E. S.-G. : Il existe deux points clés dans une gestion de l’employabilité que l’on pourrait qualifier d’optimale. D’une part, le développement de démarches de GPEC imbriquées aux niveaux des entreprises, des territoires, des métiers et des branches, afin de mutualiser les moyens et de mettre l’accent sur la transférabilité des compétences. D’autre part, le développement d’une culture de l’employabilité, autour des valeurs d’initiative et d’apprentissage, et de la notion de coresponsabilité – et non pas uniquement de responsabilité individuelle. Ces valeurs doivent être partagées.

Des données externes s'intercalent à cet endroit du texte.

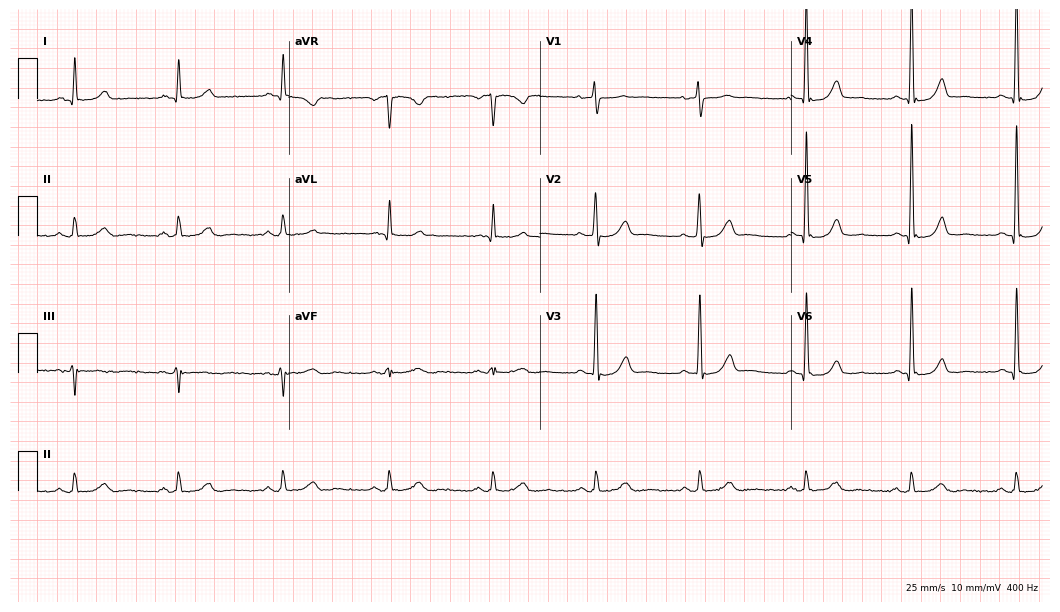
12-lead ECG (10.2-second recording at 400 Hz) from a 71-year-old man. Labelled as a normal ECG.
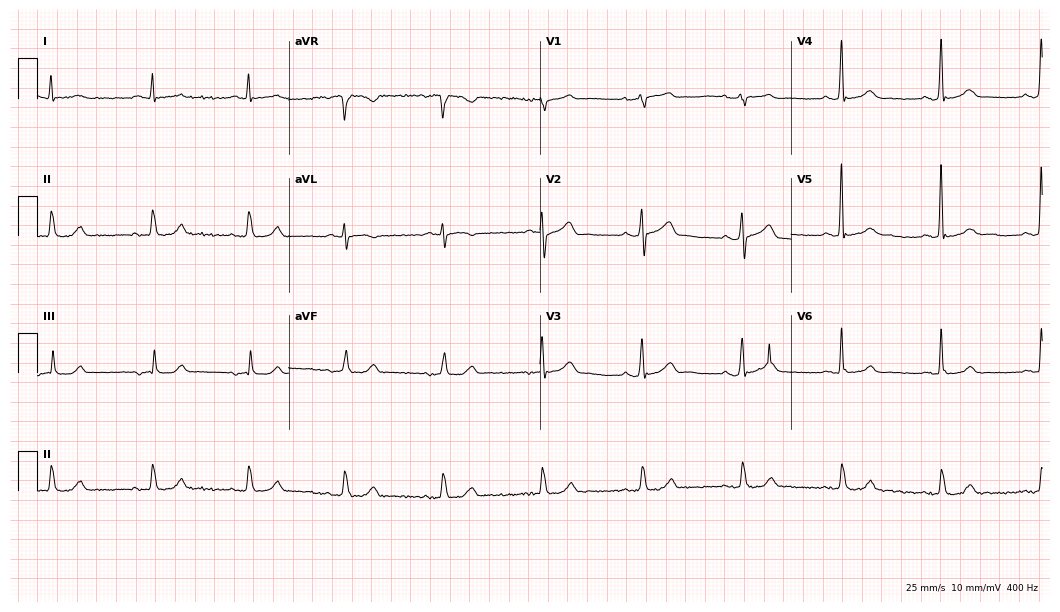
Electrocardiogram (10.2-second recording at 400 Hz), a male patient, 60 years old. Of the six screened findings (first-degree AV block, right bundle branch block (RBBB), left bundle branch block (LBBB), sinus bradycardia, atrial fibrillation (AF), sinus tachycardia), none is recorded. Findings outside these six are not listed.

Elles concernent donc tout autant les entreprises que les pouvoirs publics. Une gestion de l’employabilité efficace suppose de développer un “écosystème” territorial et culturel. Favoriser les prises d’initiative et l’apprentissage implique la mise à disposition de moyens et de ressources, notamment en termes de temps et de droit à l’erreur. Les PME ont tout intérêt à s’appuyer sur les démarches de gestion territoriale des emplois et des compétences, ainsi que sur les réseaux et la mutualisation, pour développer des démarches d’anticipation en interne et pour avoir accès à des ressources et des outils. Avec l’obligation de négociation d’accords qui date de 2005, les GPEC organisationnelles ont permis de faire de l’employabilité un objectif explicite et partagé de la GRH, et un objet de négociation et de veille préventive. Ces outils permettent de créer un cadre commun et négocié afin d’articuler des dispositifs d’anticipation, d’évaluation des compétences, de mobilité et de professionnalisation. Néanmoins, la mise en œuvre concrète de ces accords demeure difficile à apprécier et à observer, dans la mesure où l’ensemble des acteurs et de très nombreuses situations de gestion sont concernés.

E & C : Que peuvent faire les DRH pour favoriser ou maintenir l’employabilité de leurs collaborateurs ?

E. S.-G. : Tout d’abord, ils doivent s’engager dans des démarches de veille et d’anticipation négociées, et partager l’information afin de donner de la visibilité aux salariés. Il faut, par ailleurs, mettre à la disposition de ces derniers des outils de gestion des compétences et des carrières afin de créer les conditions de la prise d’initiative et de l’apprentissage. Enfin, les DRH doivent proposer des transitions professionnelles régulières et les accompagner. La communication et l’écoute sont donc déterminantes, à la fois dans la diffusion de l’information et la promotion des outils disponibles, mais aussi dans la gestion de la marque employeur. Il faut éviter à tout prix un discours uniforme, démesurément optimiste, et s’appuyer sur le dialogue social afin de calibrer les outils d’évaluation et les pratiques de gestion pertinents. Au-delà du développement de l’employabilité des salariés, la préoccupation première des DRH doit être d’éviter de fabriquer de l’inemployabilité.

PARCOURS

• Ève Saint-Germes est maître de conférences en sciences de gestion à l’université Nice Sophia-Antipolis – Laboratoire Gredeg (CNRS). Elle est directrice d’études du master 2 Management spécialité conseil en organisation et audit social de l’École universitaire de management-IAE de Nice

• Ses recherches concernent la gestion et l’évaluation de l’employabilité, notamment dans le cadre des restructurations ou pour les seniors.

• Elle a participé à des ouvrages et publié des articles dans des revues académiques (Revue de GRH, @GRH, Gestion…) et professionnelles.

SES LECTURES

• La Passion de l’ordinaire. Miettes sociologiques, Michel Maffesoli, CNRS Éditions, 2011.

• La GPEC, levier d’employabilité et de compétitivité ?, Nicole Raoult et Joëlle Pelosse, Éditions Liaisons, 2011.

• Les Stratégies des ressources humaines, Bernard Gazier, La Découverte, 2010.